Product attributes
Imagen is a family of artificial intelligence (AI) image-generation and editing models developed by Google that allow users to generate images based on natural language prompts. Imagen models are built on advances in transformer-based large language models and multiple diffusion models, that start by generating a small image and progressively increasing the resolution. Google is incorporating Imagen models into a range of its products, including Image generation in Google Slides, Cloud Vertex AI, and Android’s Generative AI wallpaper. There are two main Imagen releases: Imagen 1 and Imagen 2.
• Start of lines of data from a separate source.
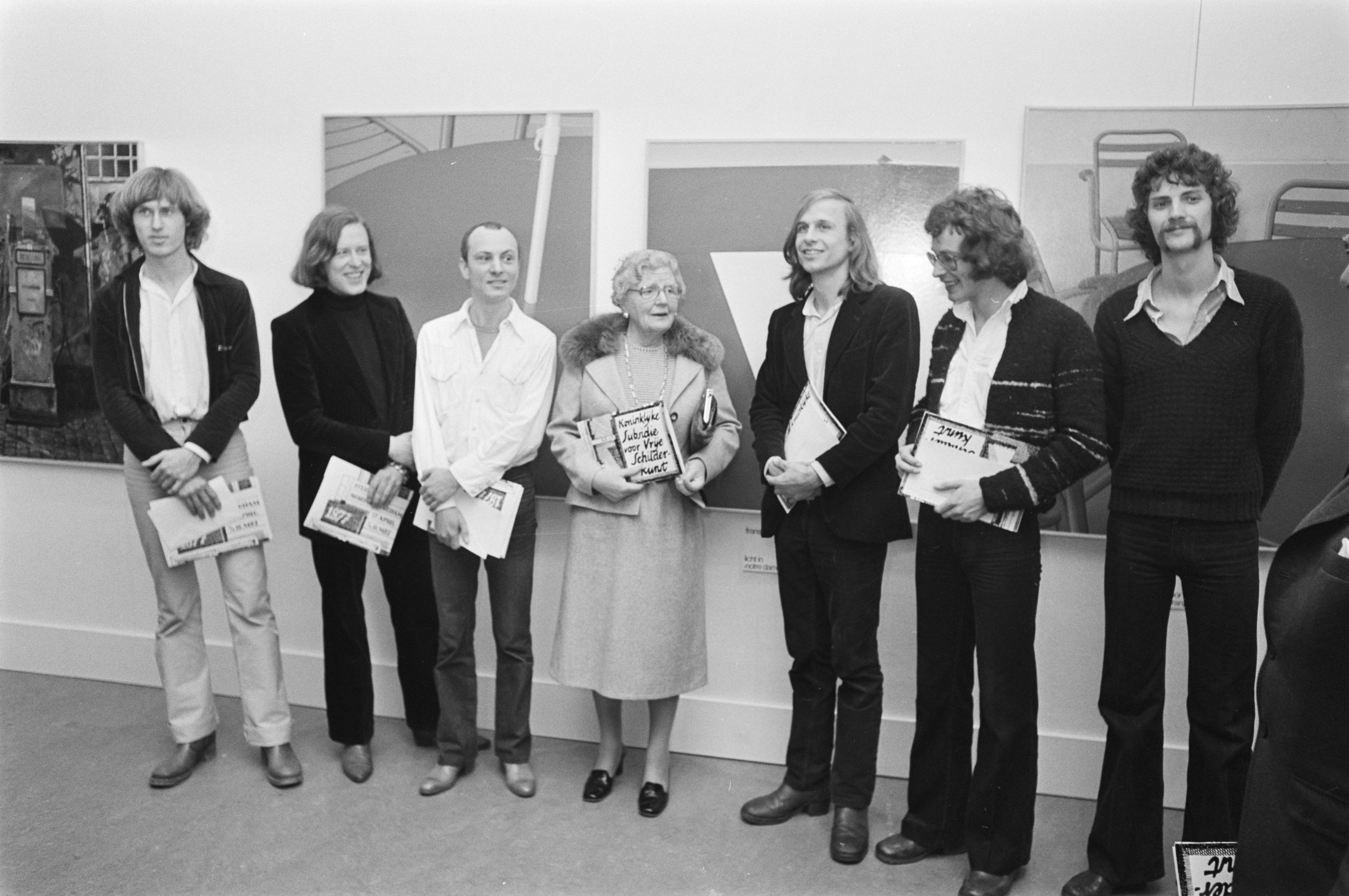 Collectie / Archief : Fotocollectie Anefo Reportage / Serie : Koningin Juliana woont uitreiking Koninklijke Prijs Vrije Schilderskunst bij Beschrijving : Koningin Juliana, geflankeerd door v.l.n.r. Albert Verkade, John van 't Slot, Thijs, Frans van Veen, Hendriks, Van [tekst afgebroken] Datum : 26 april 1977 Trefwoorden : koninginnen, kunstenaars, onderscheidingen, schilderkunst Persoonsnaam : Hendriks, {...}, Juliana (koningin Nederland), Juliana (koningin Nederland), Slot, John van 't, Veen, Frans van, Verkade, Albert Fotograaf : Fotograaf Onbekend / Anefo Auteursrechthebbende : Nationaal Archief Materiaalsoort : Negatief (zwart/wit) Nummer archiefinventaris : bekijk toegang 2.24.01.05 Bestanddeelnummer : 929-1446
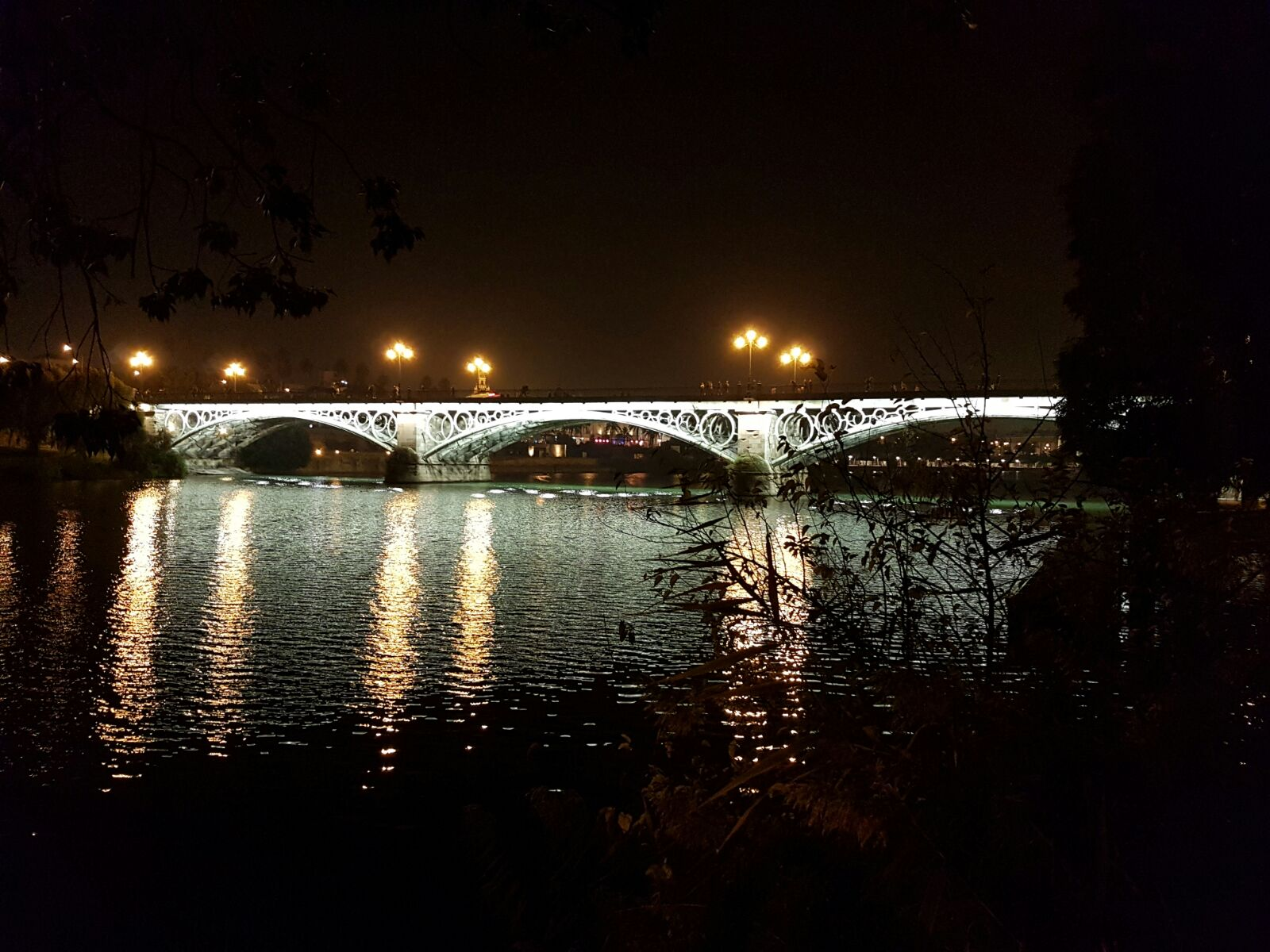 Puente sobre el río Guadalquivir, Sevilla, España.
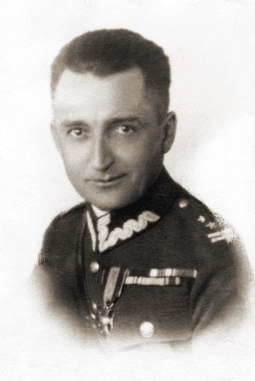 Generał August Emil Fieldorf(1895-1953) - polski dowódca, oficer Wojska Polskiego, organizator i dowódca Kedywu Armii Krajowej
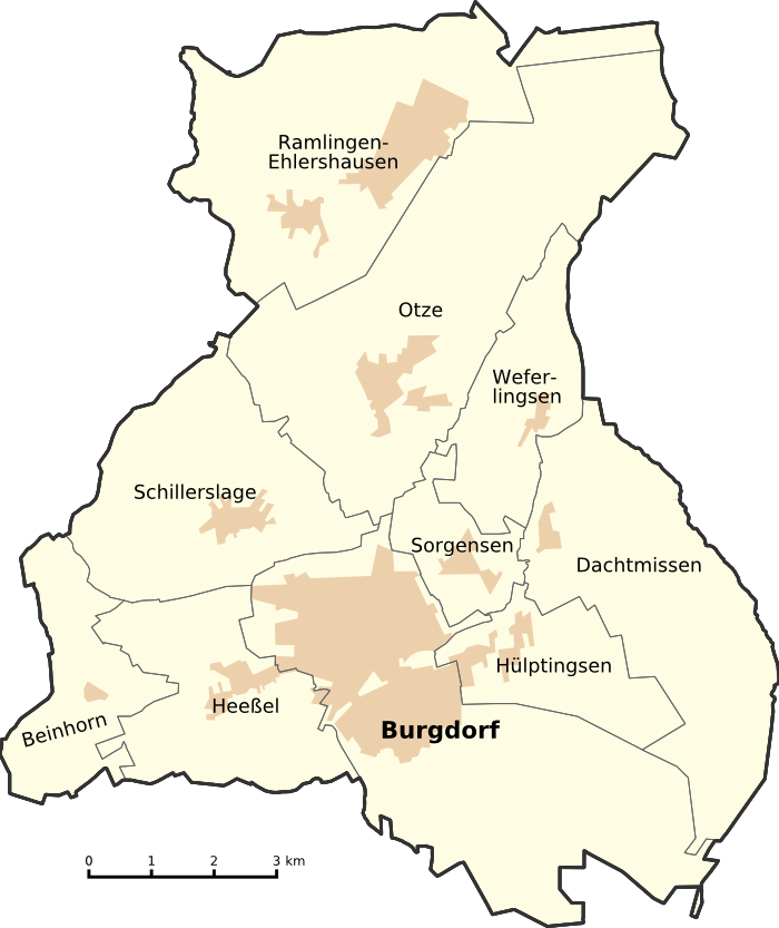 Karte der zehn Ortsteile der Stadt Burgdorf.
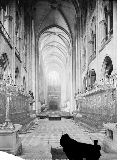 Vue intérieure de la nef, vers l'entrée
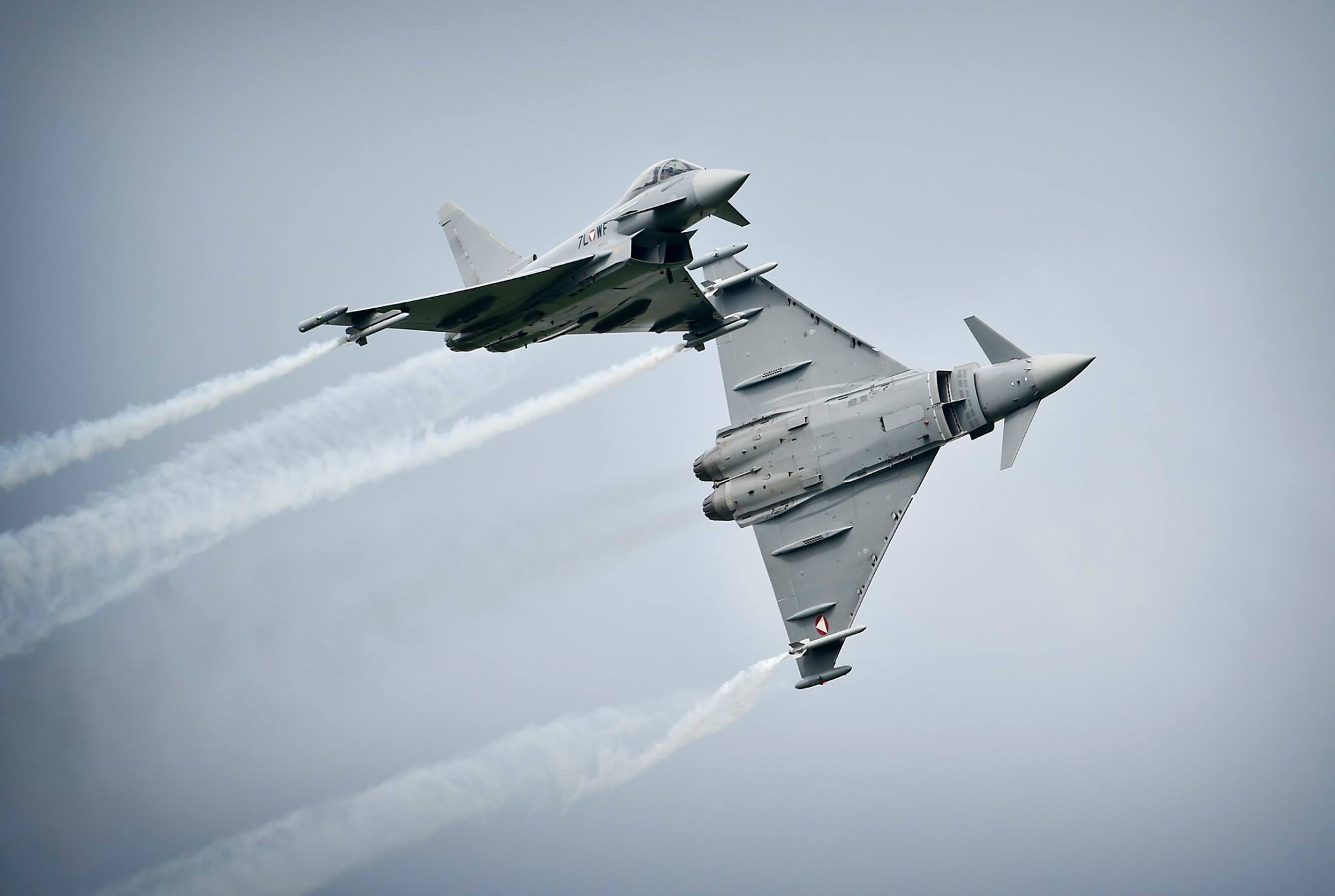 Eurofighter des Bundesheeres.
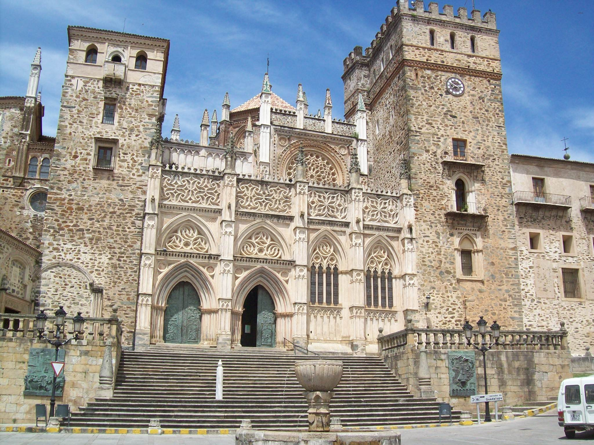 Fachada principal del monasterio de Guadalupe, provincia de Caceres, (España).
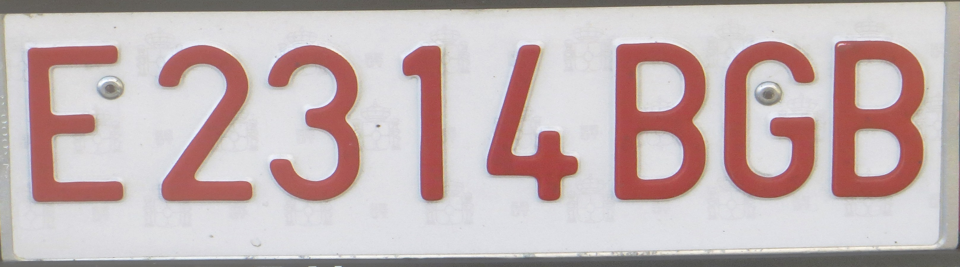 Spaan kentekenplaat voor langzame voertuigen
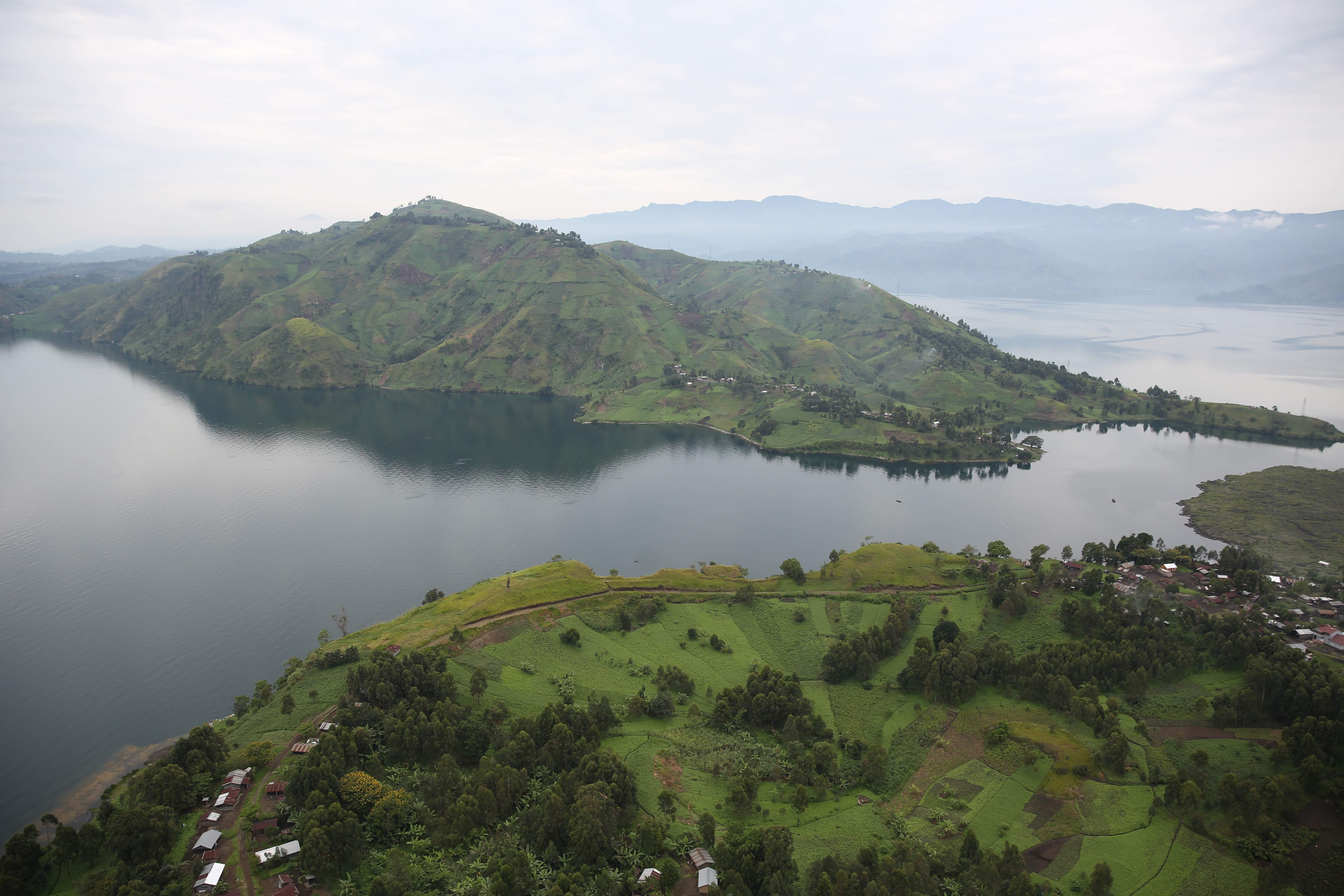 photo MONUSCO / Abel Kavanagh
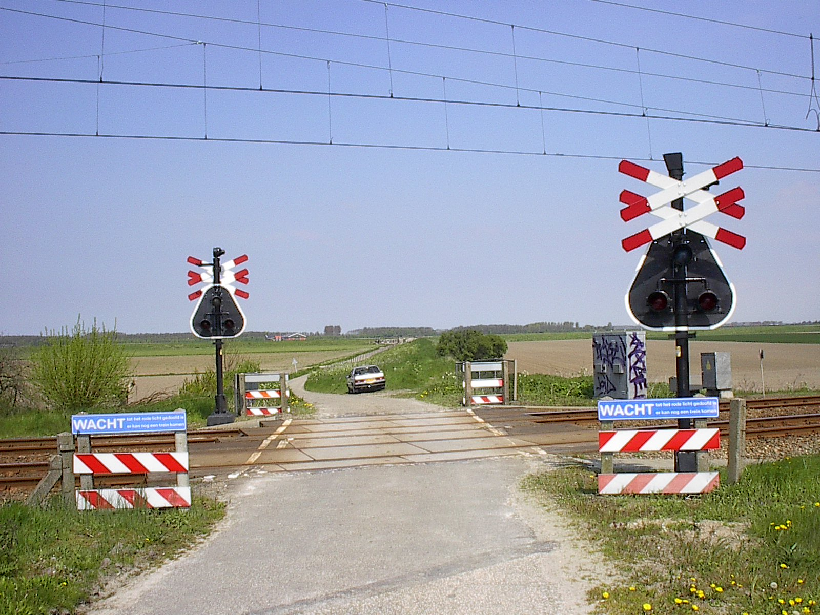 Gemaakt in het kader van het AKI-AHOB-ombouwprogramma. Toestemming voor gebruik van de maker dhr Benner. Licensing Spoorwegovergang (AKI) Noord Kraaijertsedijk in Goes (Nederland)
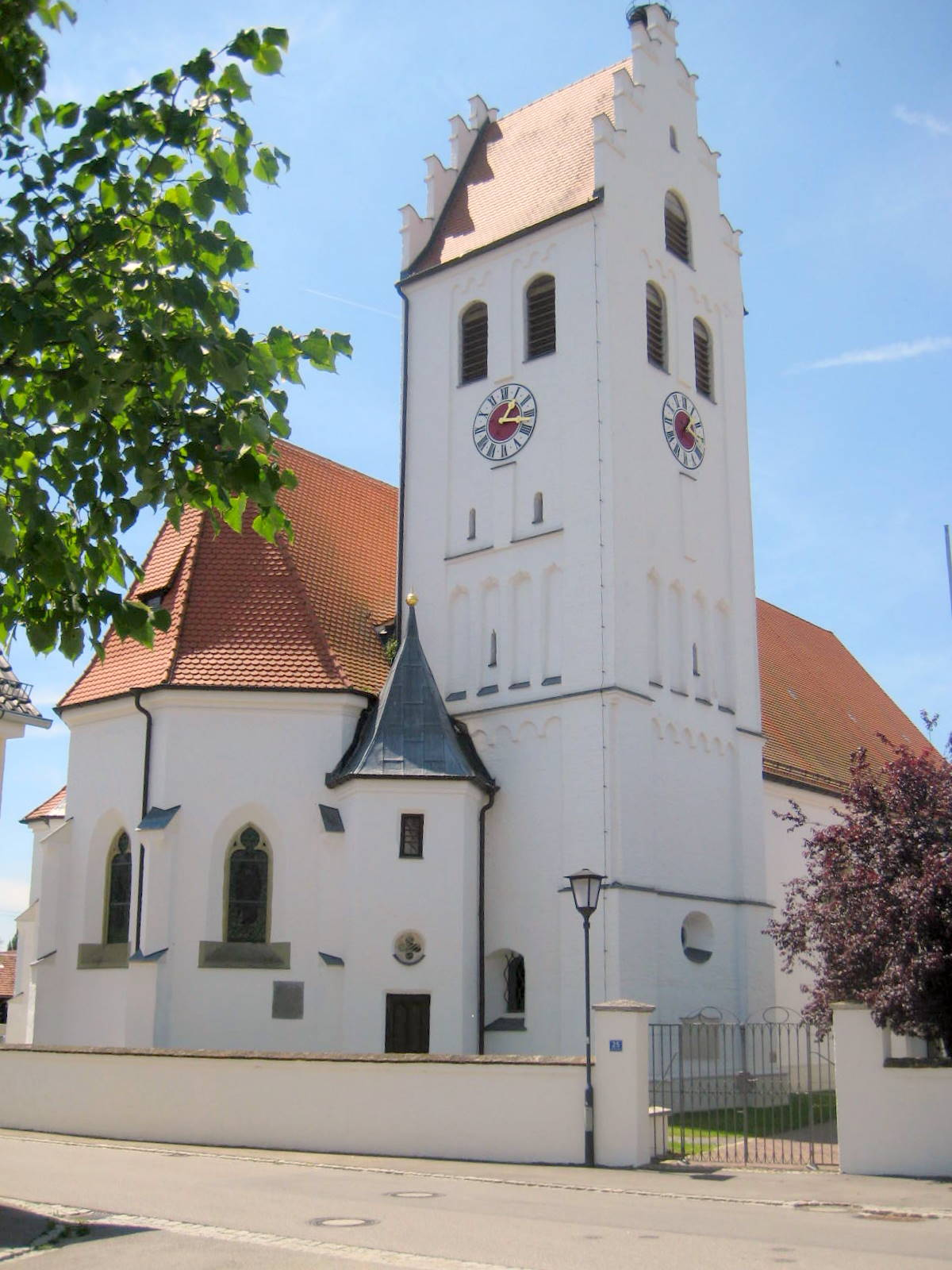 Geisenfeld liegt im Landkreis Pfattenhofen a.d. Ilm.
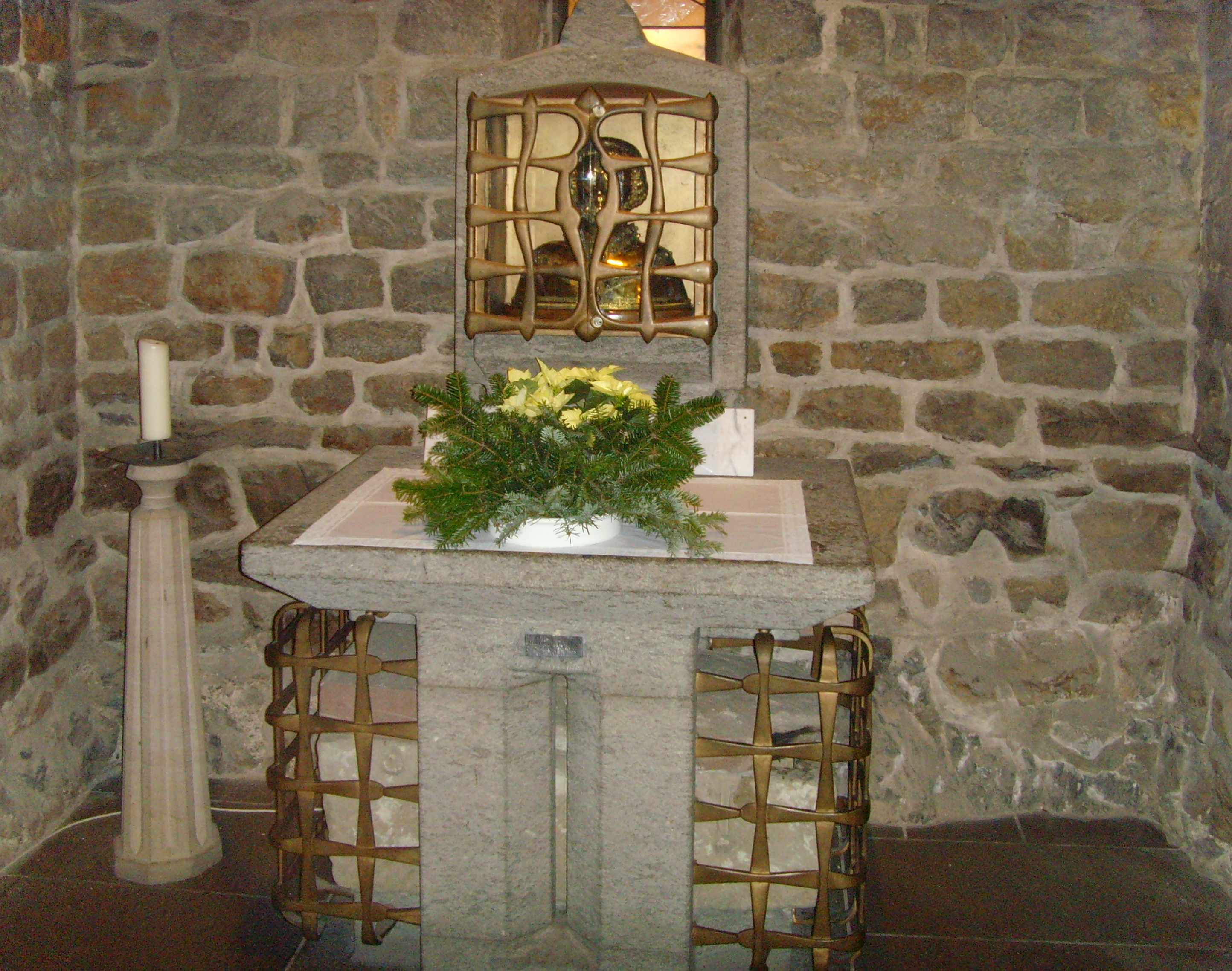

With Imagen, users can do the following:
- Generate novel images by providing a text prompt
- Edit an uploaded or generated image with a text prompt
- Edit parts of an uploaded or generated image
- Upscale existing, generated, or edited images
- Fine-tune a model for a specific type of image generation
- Receive text descriptions of images with visual captioning
- Receive answers to a question about an image with Visual Question Answering (VQA)
Imagen is a text-to-image diffusion model built on a large transformer language model capable of understanding natural language prompts provided. Imagen uses a large frozen T5-XXL encoder to convert input text into embeddings. Then a conditional diffution model maps the text embedding into a 64×64 image. Imagen then implements text-conditional super-resolution diffusion models to upsample the image 64×64→256×256 and 256×256→1024×1024. Imagen is trained on the LAION-400M dataset of images.
Imagen 1 was developed by Google Research's Brain Team and announced on May 23, 2022. The announcement was accompanied by a research paper describing the model. However, initially, Google stated Imagen was "not suitable for public use at this time.” In November 2022, Google made Imagen available in a limited form through its AI Test Kitchen app. The release provided two ways to interact with Imagen called "City Dreamer" and "Wobble." City Dreamer lets users construct buildings to create a town, by describing each building. Wobble generates unique creatures based on user descriptions.
Google announced Imagen 2 at its annual I/O developer conference on May 10, 2023. Google stated the new text-to-image model would be made available via Vertex AI, the Google Cloud enterprise platform that provides access to foundational models, with security and governance controls. The model became generally available on Vertex AI on December 13, 2023, for customers on the approved allowlist. Vertex AI offers access to Imagen 2 via Google-managed infrastructure and privacy and safety features.
Imagen 2 provides improved image quality and a range of new features for different use cases including text rendering, logo generation, and VQA. Imagen was developed using technology from Google DeepMind.